Scientific classification
- Kingdom: Animalia
- Phylum: Chordata
- Class: Aves
- Order: Passeriformes
- Family: Rhinocryptidae
- Genus: Scytalopus
- Species: S. sanctaemartae
- Binomial name: Scytalopus sanctaemartae Chapman, 1915

= Santa Marta tapaculo =

- Genus: Scytalopus
- Species: sanctaemartae
- Authority: Chapman, 1915
- Conservation status: NT

Species of bird

The Santa Marta tapaculo (Scytalopus sanctaemartae) is a species of bird in the family Rhinocryptidae.

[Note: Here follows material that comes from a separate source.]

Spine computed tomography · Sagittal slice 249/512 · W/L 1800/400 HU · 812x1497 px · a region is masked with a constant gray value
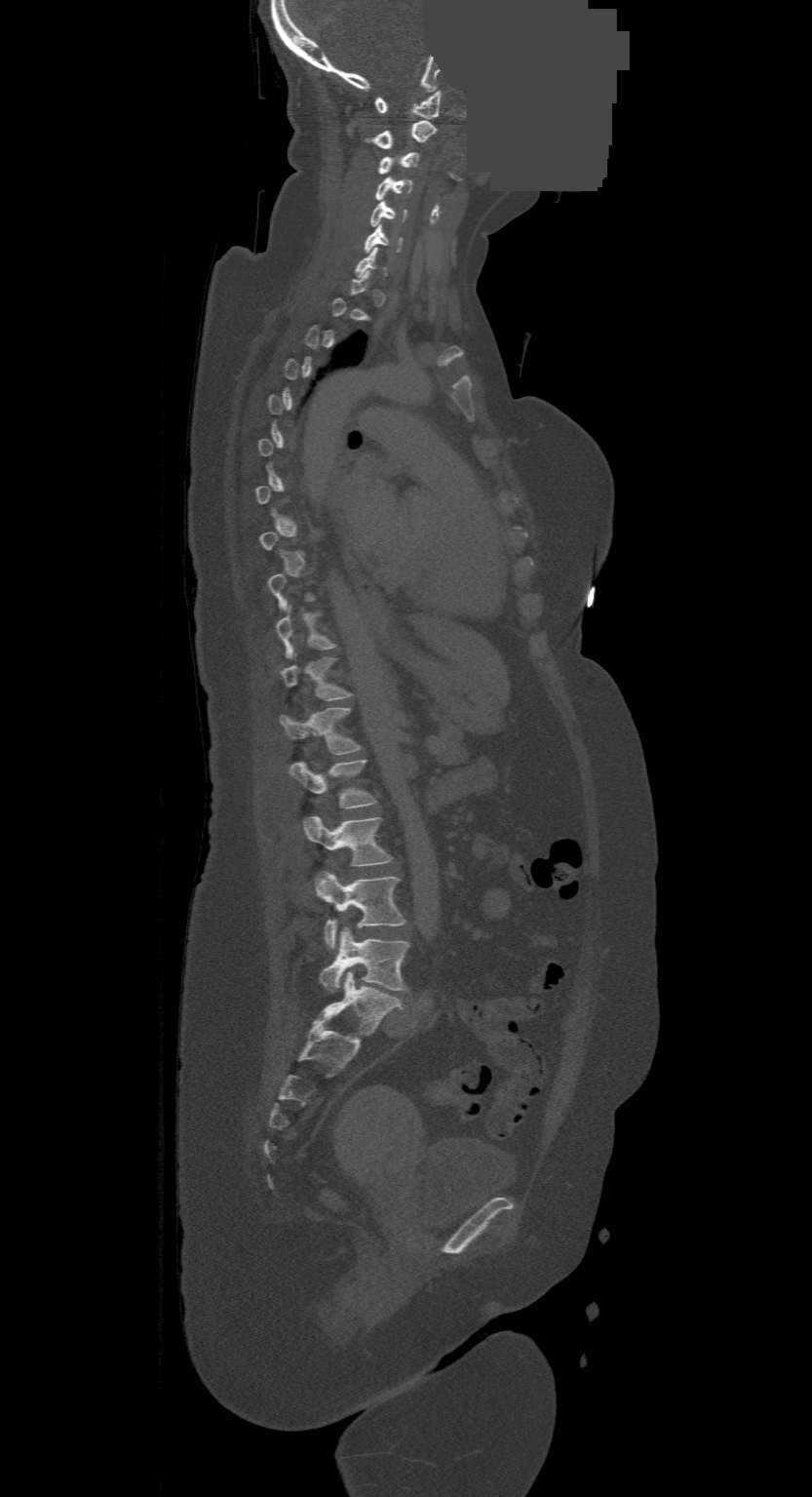 Boxes: x1 y1 x2 y2 (pixel coords, space-separated). Not every vertebra on this slice has a box: a vertebra is boxed only from the first to the last slice where its cross-section is at least a third of its largest, and this slice is outside that range for at least one of them. The highest labeled vertebra in this scan is C1; the lowest is L4. The labeled vertebrae in this slice are: C1 at 376 90 442 118, C2 at 367 121 436 149, C3 at 379 151 419 174, C4 at 376 177 413 199, C5 at 369 200 406 227, C6 at 364 224 402 253, T10 at 276 605 335 657, T11 at 281 657 350 700, T12 at 279 707 359 754, L1 at 289 760 376 808, L2 at 301 816 391 866, L3 at 316 872 406 949, L4 at 321 926 408 993.

It is endemic to the Sierra Nevada de Santa Marta of Colombia.

==Taxonomy and systematics==

The Santa Marta tapaculo was previously considered to be a subspecies of the rufous-vented tapaculo (Scytalopus femoralis). It was raised to species status primarily because of differences in their vocalizations.

==Description==

The Santa Marta tapaculo is 11 cm long. The male's head and back are medium gray and the throat and breast a paler gray. It has a white patch on the crown of the head. Its rump is tawny with black bars and the flanks and crissum (the area around the cloaca) are rusty, also with black bars. The female's upper parts have a brown wash and is paler than the male below. The white crown patch is small or absent. The juvenile has heavy bars and scaling.

==Distribution and habitat==

The Santa Marta tapaculo is found only in the isolated Sierra Nevada de Santa Marta of northeast Colombia. There it inhabits the dense undergrowth of humid montane forest at elevations between 900 and 1700 m.

==Behavior==

The Santa Marta tapaculo is terrestrial like most tapaculos, but no further information about its diet or foraging habits has been reported. The only information about its breeding phenology is that a juvenile was collected in July. Its song is a rapid trill up to 15 seconds long . Its call is a repeated sharp squeak .

==Status==

The IUCN has assessed the Santa Marta tapaculo as being near threatened. Though it has a relatively restricted range and the population number has not been determined, both are believed to be large enough to warrant that rating.